Write a shell script to grab stock history data using wget

Source: Internet
Author: User

Today, big data boss gave me a task-grabbing stock history data. As a wget, I looked for it on the Internet and found that it was really a very powerful Linux download tool. I have been deeply shocked. The following is a description of some of today's processes, or more bumpy.

First, I use the company's existing stock data to query all stock codes and import them locally using hive:

" Use stock;select distinct secucode from T_stock_tick_shsz where type= ' sz '; " >>"usestock;select distinct secucode from T_stock_tick_shsz where type= ' sh '; " >> sh_secucode.txt

PS: The above step, because of a small problem--start without keyword distinct, resulting in late crawl data caught a lot of duplicate stock code data.

Just started to lazy, want to paste wget a sentence, but the stock code too much, so write the script, Shell script is as follows:

#下载上海交易所股票历史记录 #!/bin/bash
forIinch' Cat sh_secucode.txt ' Dowget--user-agent="mozilla/5.0 (Windows; U Windows NT 6.1; En-US) applewebkit/534.16 (khtml, like Gecko) chrome/10.0.648.204 safari/534.16" -NV--tries=5--timeout=5-o/home/bigdata/script/zj/sh_history/history_data/$I. csv http://quotes.money.163.com/service/chddata.html?code=0$i&end=20130430sleep 1s done #下载深圳交易所股票历史记录 #!/bin/Bash forIinch' Cat sz_secucode.txt ' Dowget--user-agent="mozilla/5.0 (Windows; U Windows NT 5.1; En-us; rv:1.9.2.3) gecko/20100401 firefox/3.6.3 (. NET CLR 3.5.30729)" -NV--tries=5--timeout=5-o/home/bigdata/script/zj/sz_history/history_data/$I. csv http://quotes.money.163.com/service/chddata.html?code=1$i&end=20130430sleep 1s done

PS: Say the above code, why the wget have user-agent this parameter? The students who have played reptiles must know, when you frequently download a website, this site will recognize that this is a crawler, so you have to refuse to download the resources of his home, so to set up a proxy, disguised as a browser to download files, so the probability of being found to laugh. And why do you want to add a sleep? This is because it is possible to have files that are larger and may be suspended after a few milliseconds without downloading. Of course, every file on my side is hundreds of k, so 1s is enough.
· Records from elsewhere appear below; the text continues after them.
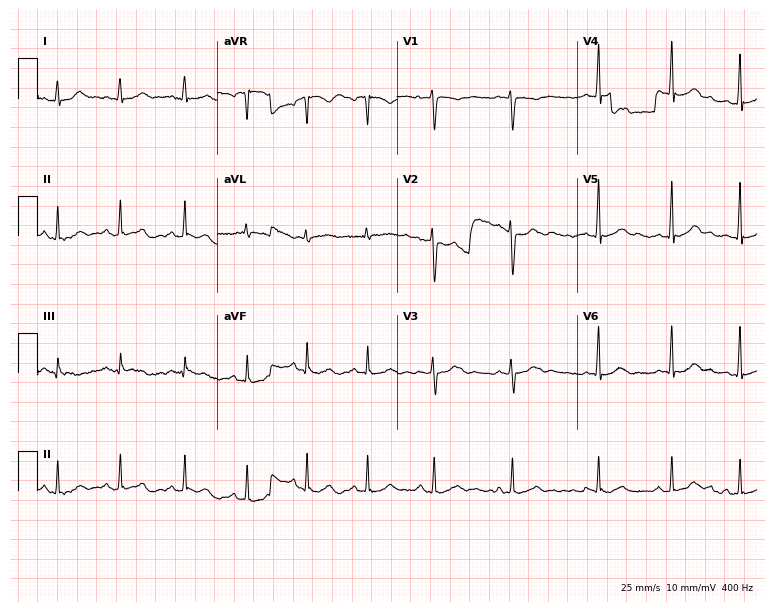
12-lead ECG from a female patient, 24 years old (7.3-second recording at 400 Hz). No first-degree AV block, right bundle branch block, left bundle branch block, sinus bradycardia, atrial fibrillation or sinus tachycardia recorded for this tracing.
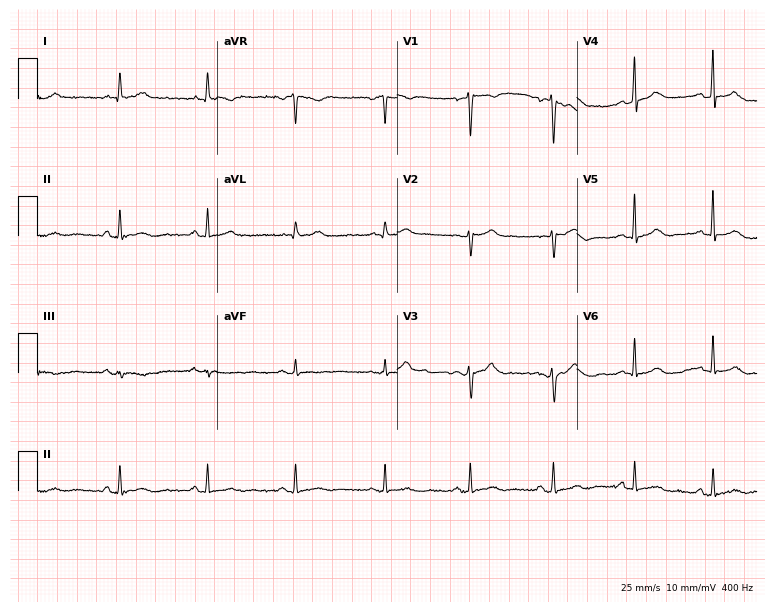
Electrocardiogram, a 43-year-old woman. Of the six screened findings (first-degree AV block, right bundle branch block (RBBB), left bundle branch block (LBBB), sinus bradycardia, atrial fibrillation (AF), sinus tachycardia), none is recorded.
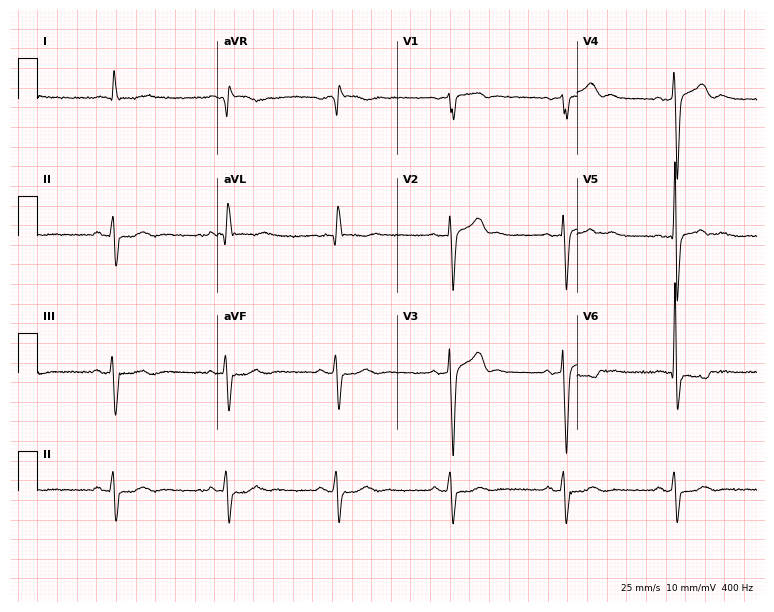
12-lead ECG (7.3-second recording at 400 Hz) from a 63-year-old man. Screened for six findings — first-degree AV block, right bundle branch block, left bundle branch block, sinus bradycardia, atrial fibrillation, sinus tachycardia — none is recorded. Other findings, if any, are not listed.
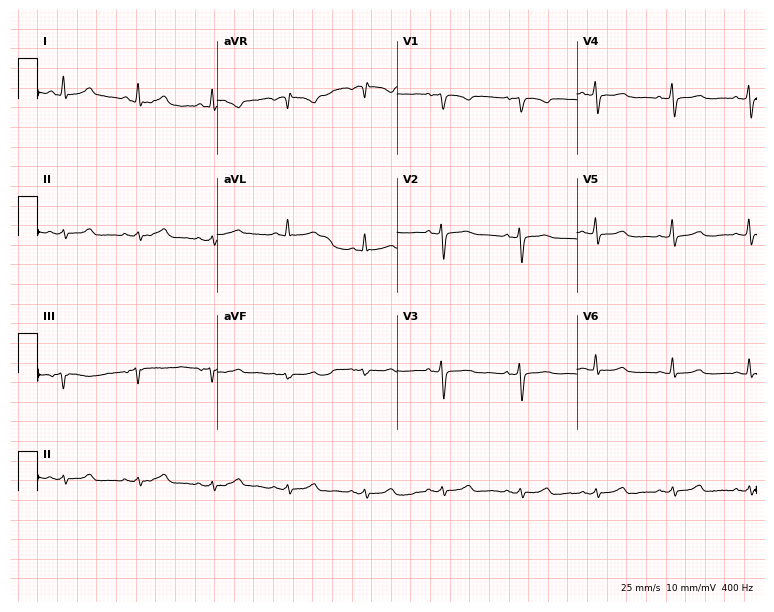
12-lead ECG from a 57-year-old woman (7.3-second recording at 400 Hz). No first-degree AV block, right bundle branch block (RBBB), left bundle branch block (LBBB), sinus bradycardia, atrial fibrillation (AF) or sinus tachycardia recorded for this tracing.
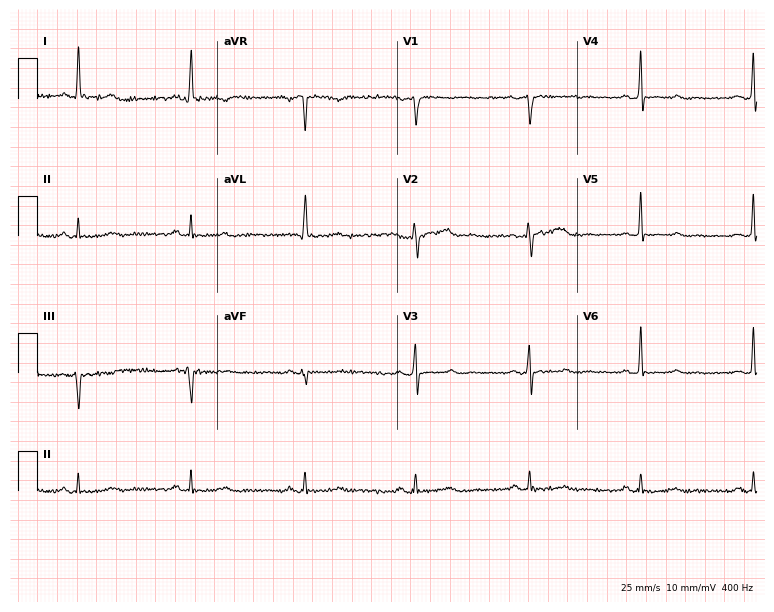
Electrocardiogram (7.3-second recording at 400 Hz), a 59-year-old woman. Of the six screened findings (first-degree AV block, right bundle branch block, left bundle branch block, sinus bradycardia, atrial fibrillation, sinus tachycardia), none is recorded. Other findings, if any, are not listed.
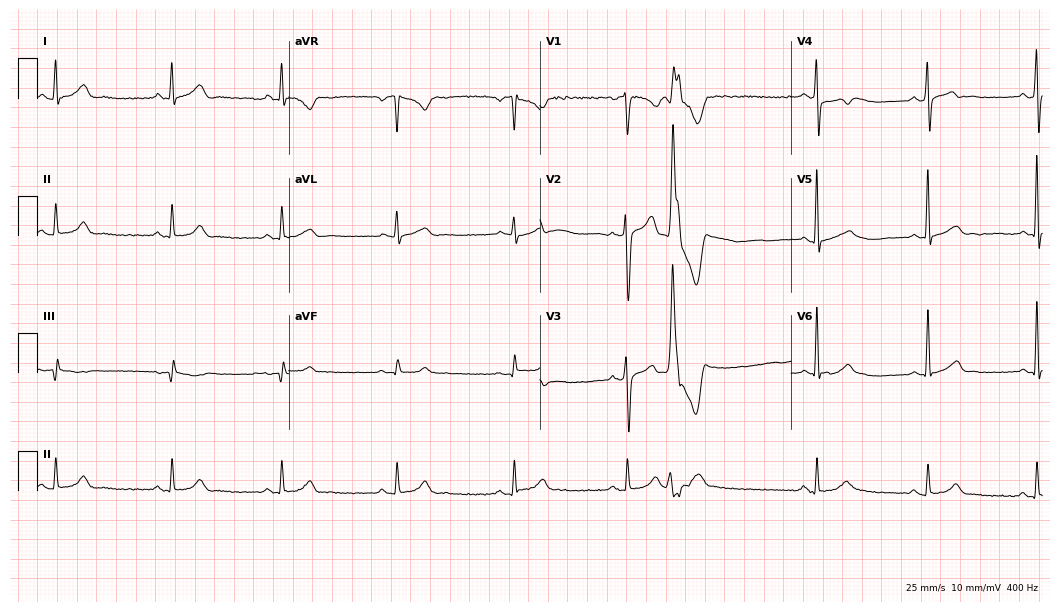
Resting 12-lead electrocardiogram (10.2-second recording at 400 Hz). Patient: a 29-year-old man. None of these six findings is recorded: first-degree AV block, right bundle branch block (RBBB), left bundle branch block (LBBB), sinus bradycardia, atrial fibrillation (AF), sinus tachycardia. Only these six findings were labelled.
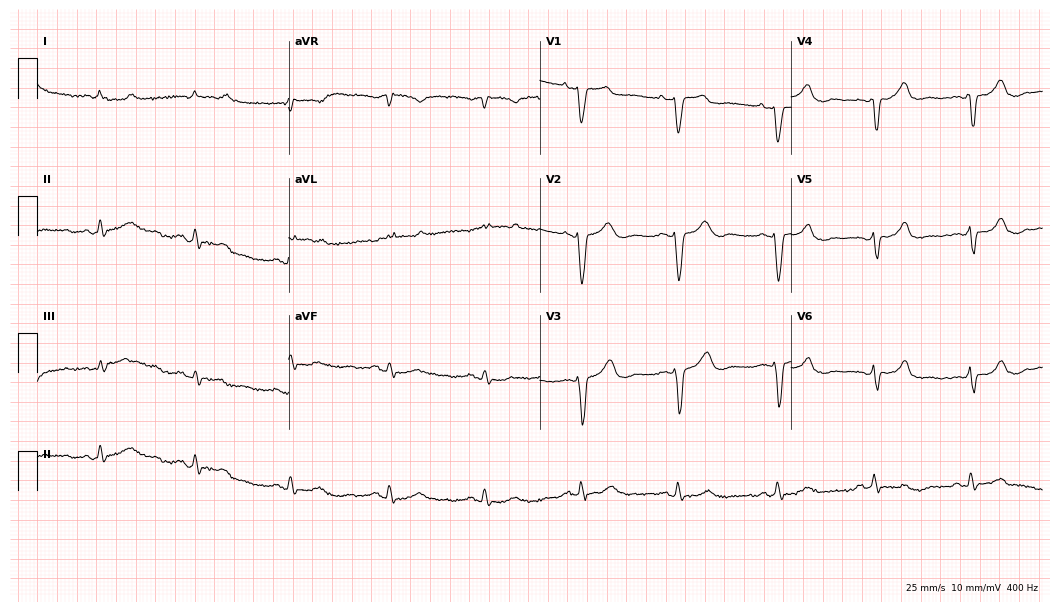
Standard 12-lead ECG recorded from a woman, 82 years old (10.2-second recording at 400 Hz). None of these six findings is recorded: first-degree AV block, right bundle branch block (RBBB), left bundle branch block (LBBB), sinus bradycardia, atrial fibrillation (AF), sinus tachycardia.
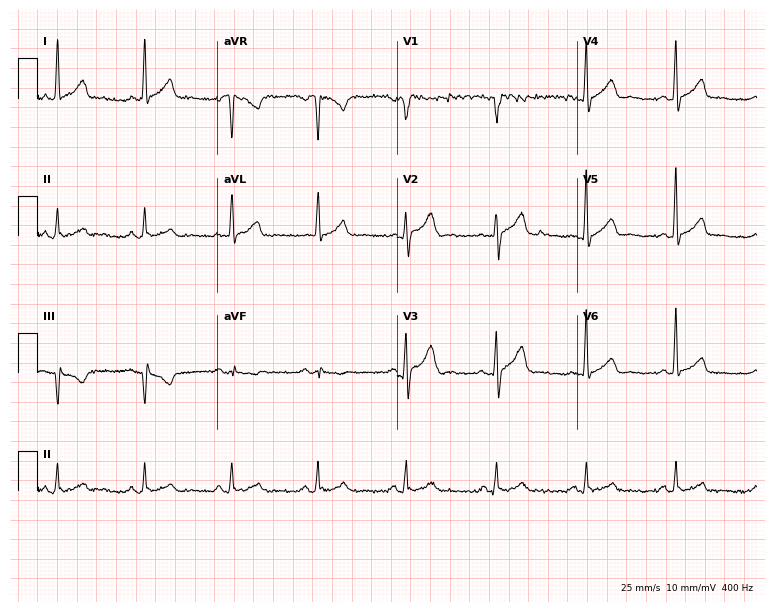
ECG — a 47-year-old male. Labelled as a normal ECG.
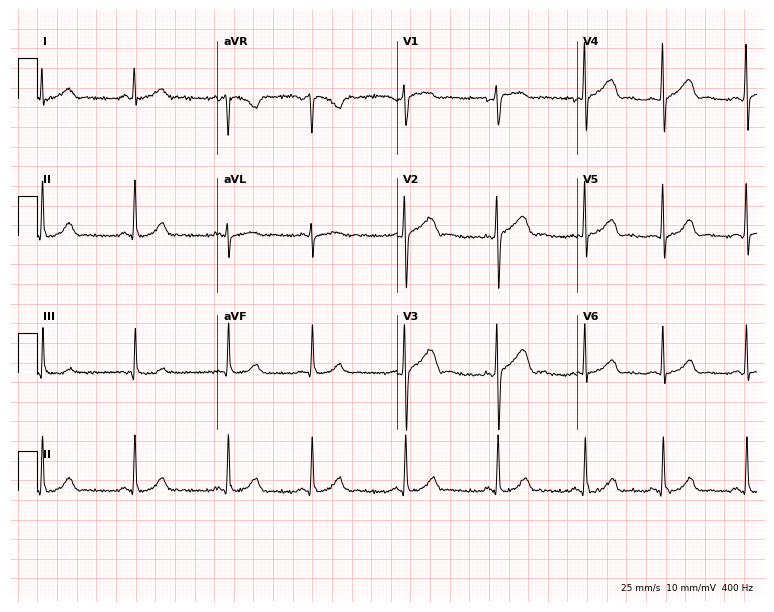
Standard 12-lead ECG recorded from a 29-year-old woman (7.3-second recording at 400 Hz). Read as a normal ECG.

Finally, run the script, write this article, the script is still running, hope smooth! O (∩_∩) o

Write a shell script to grab stock history data using wget

Related Article

Contact Us

The content source of this page is from Internet, which doesn't represent Alibaba Cloud's opinion; products and services mentioned on that page don't have any relationship with Alibaba Cloud. If the content of the page makes you feel confusing, please write us an email, we will handle the problem within 5 days after receiving your email.

If you find any instances of plagiarism from the community, please send an email to: info-contact@alibabacloud.com and provide relevant evidence. A staff member will contact you within 5 working days.

A Free Trial That Lets You Build Big!

Start building with 50+ products and up to 12 months usage for Elastic Compute Service

  • Sales Support

    1 on 1 presale consultation

  • After-Sales Support

    24/7 Technical Support 6 Free Tickets per Quarter Faster Response

  • Alibaba Cloud offers highly flexible support services tailored to meet your exact needs.